By John Bloss, Member, Higgins Benjamin PLLC
Glenn Crossing, LLC, one of the defendants in Island Beyond, LLC v. Prime Capital Group, LLC, 2013 NCBC 51 (Oct. 30, 2013),was formed for the purpose of purchasing and owning 30 acres of investment property near Kernersville. One of Glenn Crossing’s two members (which was itself an LLC and will be referred to for simplicity as the “Managing Member”) provided capital to Glenn Crossing. Glenn Crossing’s Operating Agreement delegated responsibility for acquiring the 30 acres to a company owned by the Managing Member’s principal, Raymond Kraweic.

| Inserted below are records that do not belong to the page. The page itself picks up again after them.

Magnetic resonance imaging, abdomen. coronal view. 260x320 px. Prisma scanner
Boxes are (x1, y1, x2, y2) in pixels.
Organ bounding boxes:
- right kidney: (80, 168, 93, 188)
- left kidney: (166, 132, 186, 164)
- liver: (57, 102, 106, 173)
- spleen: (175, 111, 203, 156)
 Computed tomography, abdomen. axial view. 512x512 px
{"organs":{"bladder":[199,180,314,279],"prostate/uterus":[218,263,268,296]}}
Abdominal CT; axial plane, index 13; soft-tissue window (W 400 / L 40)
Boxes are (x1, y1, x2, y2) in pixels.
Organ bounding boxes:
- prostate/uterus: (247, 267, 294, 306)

The Complaint filed by Glenn Crossing’s second member (the “Plaintiff”) alleged that Plaintiff assumed, but did not independently verify, that Kraweic had caused Glenn Crossing to purchase the entire 30 acres as contemplated by the parties’ agreement. Unbeknownst to the Plaintiff, however, the Managing Member acquired only 10 acres of the property for Glenn Crossing, while two companies owned by Kraweic acquired the remaining 20 acres. Seven years after Glenn Crossing was formed, Plaintiff learned that NCDOT had condemned a portion of those 20 acres, resulting in a payment of a condemnation award to Kraweic’s companies only, and leaving Glenn Crossing with no income-producing property.
Business Court Judge Gale dismissed the Plaintiff’s claims for breach of fiduciary duty and fraud against the Managing Member and Kraweic. While a managing member of an LLC may “in some instances” owe the other members a fiduciary duty, no such duty arose under these circumstances where the Operating Agreement bestowed on the Managing Member “full and complete authority to manage and control . . . the properties of the Company.” The Plaintiff’s fraud-by-omission claim failed due to a failure of reasonable reliance, since the Plaintiff could have searched the public records to verify that Glenn Crossing had, in fact, purchased the 30 acres for itself.

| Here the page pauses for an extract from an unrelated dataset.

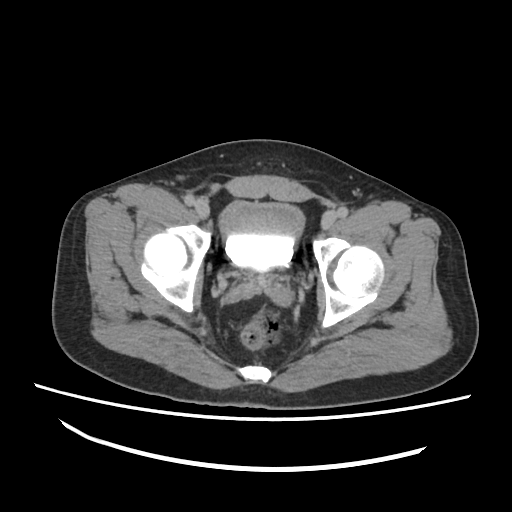

Computed tomography, abdomen; axial plane, index 20; Aquilion ONE scanner
Bounding boxes as [x1, y1, x2, y2] in pixel coordinates.
Organ bounding boxes:
- bladder: [220, 199, 307, 271]

Plaintiff’s derivative claim (that is, a claim brought by Plaintiff on behalf of Glenn Crossing) against the Managing Member for breach of fiduciary duty survived the motion to dismiss, however. Plaintiff alleged that the Managing Member had acquired the 20 acres and misdirected Glenn Crossing’s opportunities for an improper personal benefit; the Court ruled that these allegations of a breach of fiduciary duty were adequately pleaded. The Court rejected the Managing Member’s argument that the Operating Agreement eliminated any fiduciary obligation from the Managing Member to Glenn Crossing since, under North Carolina statutes governing LLCs, there can be no contractual waiver of a member’s duty to refrain from taking actions that conflict with the interest of the LLC or causing the LLC to enter into transactions in which the managing member derives an improper personal benefit.